**Task description**
Reproduce all the entries exactly and keep the pictures out.
══ Listed records
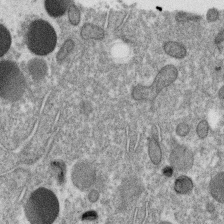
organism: C. elegans
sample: C. elegans oocyte; sperm cells
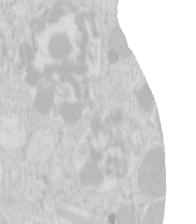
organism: Mouse
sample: Pancreas
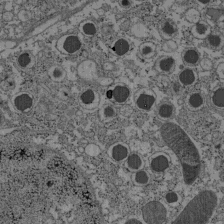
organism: C57BL Mouse
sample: Pancreatic islet
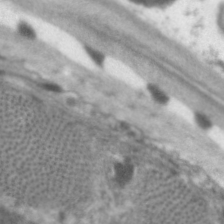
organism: C. elegans
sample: Pharynx
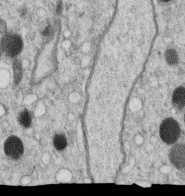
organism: C. elegans
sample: C. elegans oocyte; sperm cells
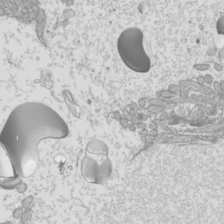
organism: Mouse
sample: Cilia; mouse epididymis
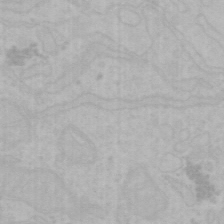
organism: Mouse
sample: Choroid plexus
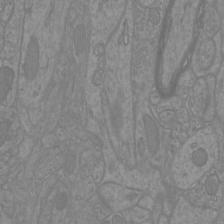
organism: Mouse
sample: Cortical neurons
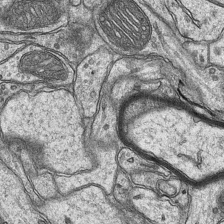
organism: Mouse
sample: CA1 Hippocampus
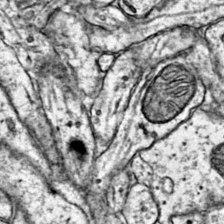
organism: Mouse
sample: Primary visual cortex
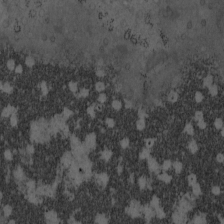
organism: Mouse
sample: OT-I killer T cells with ID8 ovarian cancer cells
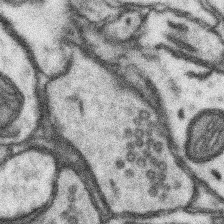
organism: Mouse
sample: Somatosensory cortex neuropil
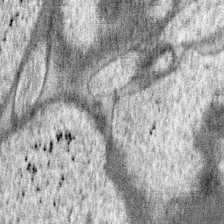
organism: Human
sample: HeLa cells
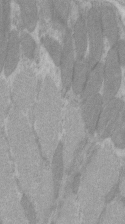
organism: C57BL Mouse
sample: Tibialis anterior muscle cell
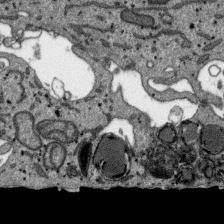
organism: Human
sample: Lung epithelial cells, uninfected (mock) control
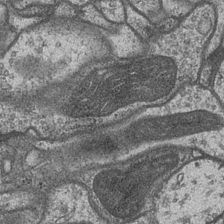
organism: Drosophila
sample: Optic medulla
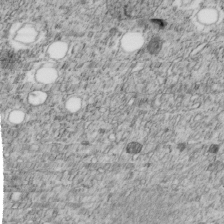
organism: C. elegans
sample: C. elegans embryo early stage
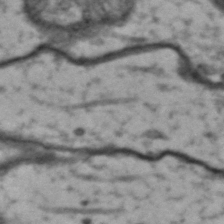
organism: Drosophila
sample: Brain
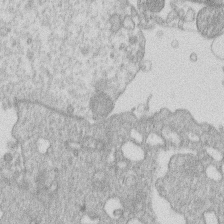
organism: Human
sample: Macrophage cells
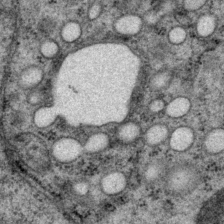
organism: P. pacificus
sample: Pharynx
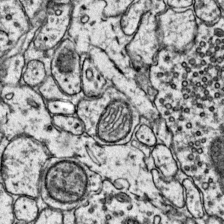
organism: Mouse
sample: Primary visual cortex
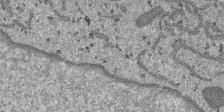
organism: Human
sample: Lung epithelial cells infected with SARS-CoV-2
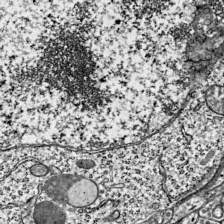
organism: Mouse
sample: Visual Cortex
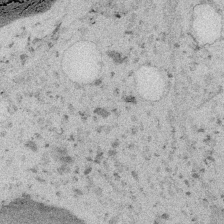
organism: Embia sp.
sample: Silk gland
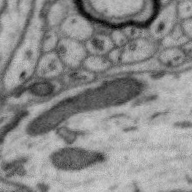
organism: Zebra finch
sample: Brain
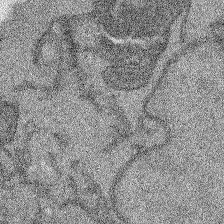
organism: Human
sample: HeLa cells
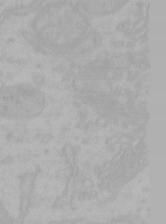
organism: Mouse
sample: Choroid plexus
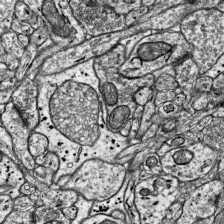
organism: Mouse
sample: Visual Cortex
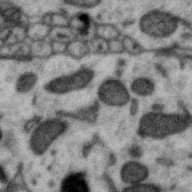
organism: Zebra finch
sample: Brain
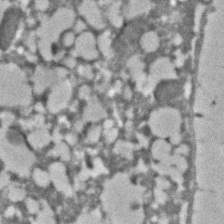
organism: C. elegans
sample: C. elegans embryo
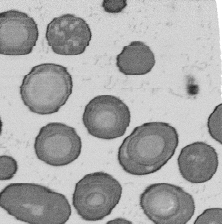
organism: B. subtilis
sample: Bacterial spore
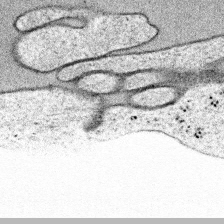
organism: Human
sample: HeLa cells
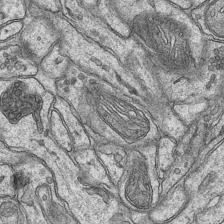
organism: Mouse
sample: CA1 Hippocampus
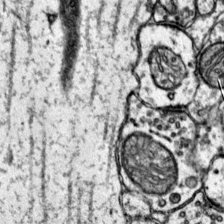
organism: Mouse
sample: Primary visual cortex
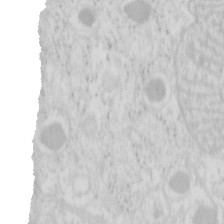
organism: Mouse
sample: Pancreas
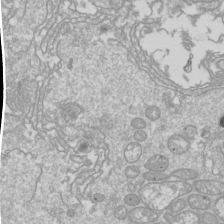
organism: Drosophila
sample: Cell division; meiosis; drosophila spermatocytes
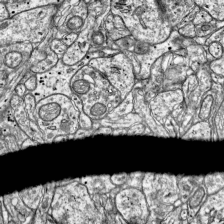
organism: Mouse
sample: Visual Cortex
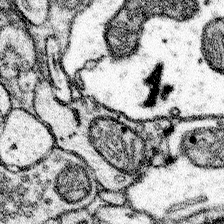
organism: Mouse
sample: Somatosensory cortex neuropil
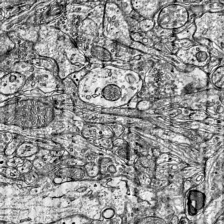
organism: Mouse
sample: Visual Cortex
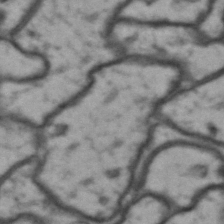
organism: Drosophila
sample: Brain
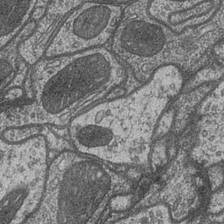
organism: Drosophila
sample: Optic medulla
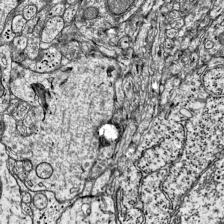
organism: Mouse
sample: Visual Cortex
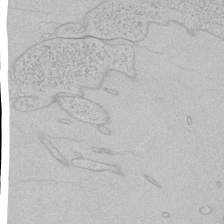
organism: Human
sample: Mitochondria in HCT116 cells
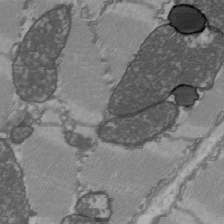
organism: C57BL Mouse
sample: Heart
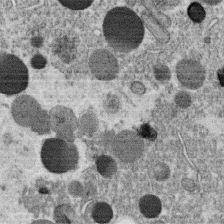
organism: C. elegans
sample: C. elegans oocyte; sperm cells
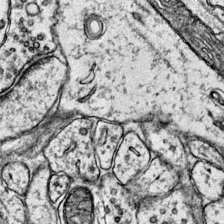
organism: Mouse
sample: Primary visual cortex
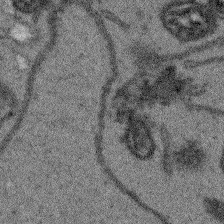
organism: Arabidopsis thaliana
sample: Root tip
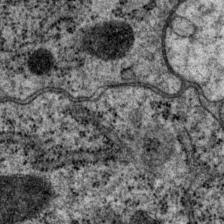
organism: P. pacificus
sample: Pharynx
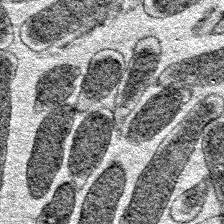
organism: E. coli
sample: E. Coli Bacteria
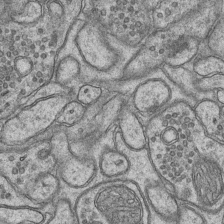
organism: Mouse
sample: CA1 Hippocampus
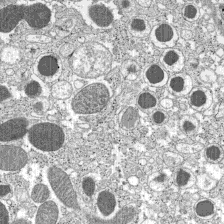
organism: C57BL Mouse
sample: Pancreatic islet
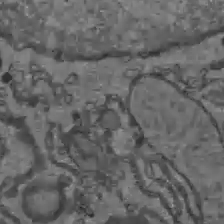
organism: C57BL Mouse
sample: Liver
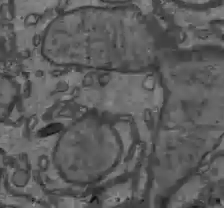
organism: C57BL Mouse
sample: Liver
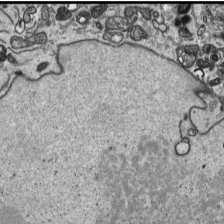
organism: Human
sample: Mitochondria in HCT116 cells
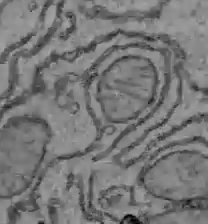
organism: C57BL Mouse
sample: Liver
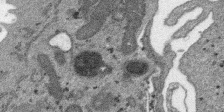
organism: Human
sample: Lung epithelial cells infected with SARS-CoV-2
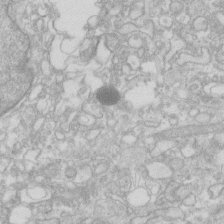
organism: Human
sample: Fibroblast cells
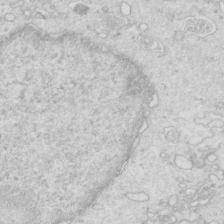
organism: Mouse
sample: Multiciliated cells
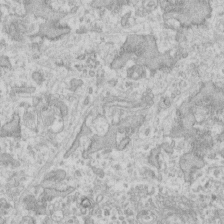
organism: Human
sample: Fibroblast cells
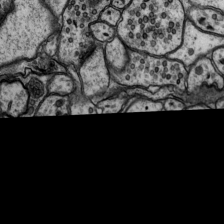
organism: Rat
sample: Hippocampus
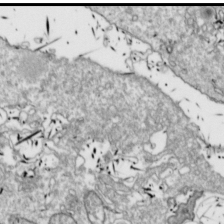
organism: Drosophila
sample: Cell division; meiosis; drosophila spermatocytes
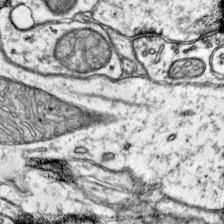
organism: Mouse
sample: Primary visual cortex
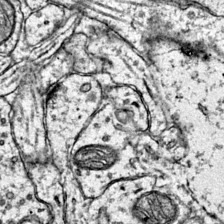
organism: Mouse
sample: Primary visual cortex
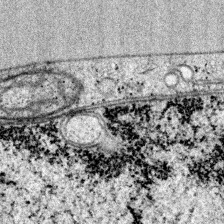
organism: Human
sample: HeLa cells
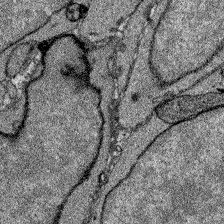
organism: Zebrafish
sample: Larval olfactory bulb
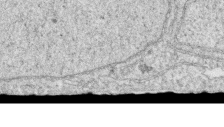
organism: Human
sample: HeLa cell HIV synapse
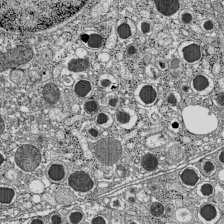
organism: C57BL Mouse
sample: Pancreatic islet
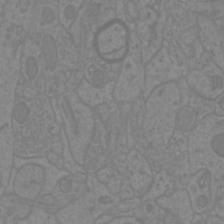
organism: Mouse
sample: Cortical neurons
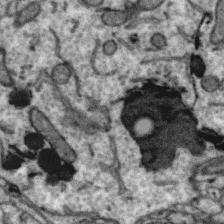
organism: Zebra finch
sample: Brain
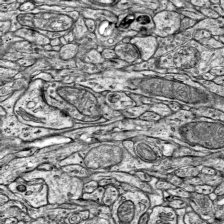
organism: Mouse
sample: Visual Cortex
════
**Exercise result**
organism: C. elegans
sample: C. elegans oocyte; sperm cells
organism: Mouse
sample: Pancreas
organism: C57BL Mouse
sample: Pancreatic islet
organism: C. elegans
sample: Pharynx
organism: C. elegans
sample: C. elegans oocyte; sperm cells
organism: Mouse
sample: Cilia; mouse epididymis
organism: Mouse
sample: Choroid plexus
organism: Mouse
sample: Cortical neurons
organism: Mouse
sample: CA1 Hippocampus
organism: Mouse
sample: Primary visual cortex
organism: Mouse
sample: OT-I killer T cells with ID8 ovarian cancer cells
organism: Mouse
sample: Somatosensory cortex neuropil
organism: Human
sample: HeLa cells
organism: C57BL Mouse
sample: Tibialis anterior muscle cell
organism: Human
sample: Lung epithelial cells, uninfected (mock) control
organism: Drosophila
sample: Optic medulla
organism: C. elegans
sample: C. elegans embryo early stage
organism: Drosophila
sample: Brain
organism: Human
sample: Macrophage cells
organism: P. pacificus
sample: Pharynx
organism: Mouse
sample: Primary visual cortex
organism: Human
sample: Lung epithelial cells infected with SARS-CoV-2
organism: Mouse
sample: Visual Cortex
organism: Embia sp.
sample: Silk gland
organism: Zebra finch
sample: Brain
organism: Human
sample: HeLa cells
organism: Mouse
sample: Choroid plexus
organism: Mouse
sample: Visual Cortex
organism: Zebra finch
sample: Brain
organism: C. elegans
sample: C. elegans embryo
organism: B. subtilis
sample: Bacterial spore
organism: Human
sample: HeLa cells
organism: Mouse
sample: CA1 Hippocampus
organism: Mouse
sample: Primary visual cortex
organism: Mouse
sample: Pancreas
organism: Drosophila
sample: Cell division; meiosis; drosophila spermatocytes
organism: Mouse
sample: Visual Cortex
organism: Mouse
sample: Somatosensory cortex neuropil
organism: Mouse
sample: Visual Cortex
organism: Drosophila
sample: Brain
organism: Drosophila
sample: Optic medulla
organism: Mouse
sample: Visual Cortex
organism: Human
sample: Mitochondria in HCT116 cells
organism: C57BL Mouse
sample: Heart
organism: C. elegans
sample: C. elegans oocyte; sperm cells
organism: Mouse
sample: Primary visual cortex
organism: Arabidopsis thaliana
sample: Root tip
organism: P. pacificus
sample: Pharynx
organism: E. coli
sample: E. Coli Bacteria
organism: Mouse
sample: CA1 Hippocampus
organism: C57BL Mouse
sample: Pancreatic islet
organism: C57BL Mouse
sample: Liver
organism: C57BL Mouse
sample: Liver
organism: Human
sample: Mitochondria in HCT116 cells
organism: C57BL Mouse
sample: Liver
organism: Human
sample: Lung epithelial cells infected with SARS-CoV-2
organism: Human
sample: Fibroblast cells
organism: Mouse
sample: Multiciliated cells
organism: Human
sample: Fibroblast cells
organism: Rat
sample: Hippocampus
organism: Drosophila
sample: Cell division; meiosis; drosophila spermatocytes
organism: Mouse
sample: Primary visual cortex
organism: Mouse
sample: Primary visual cortex
organism: Human
sample: HeLa cells
organism: Zebrafish
sample: Larval olfactory bulb
organism: Human
sample: HeLa cell HIV synapse
organism: C57BL Mouse
sample: Pancreatic islet
organism: Mouse
sample: Cortical neurons
organism: Zebra finch
sample: Brain
organism: Mouse
sample: Visual Cortex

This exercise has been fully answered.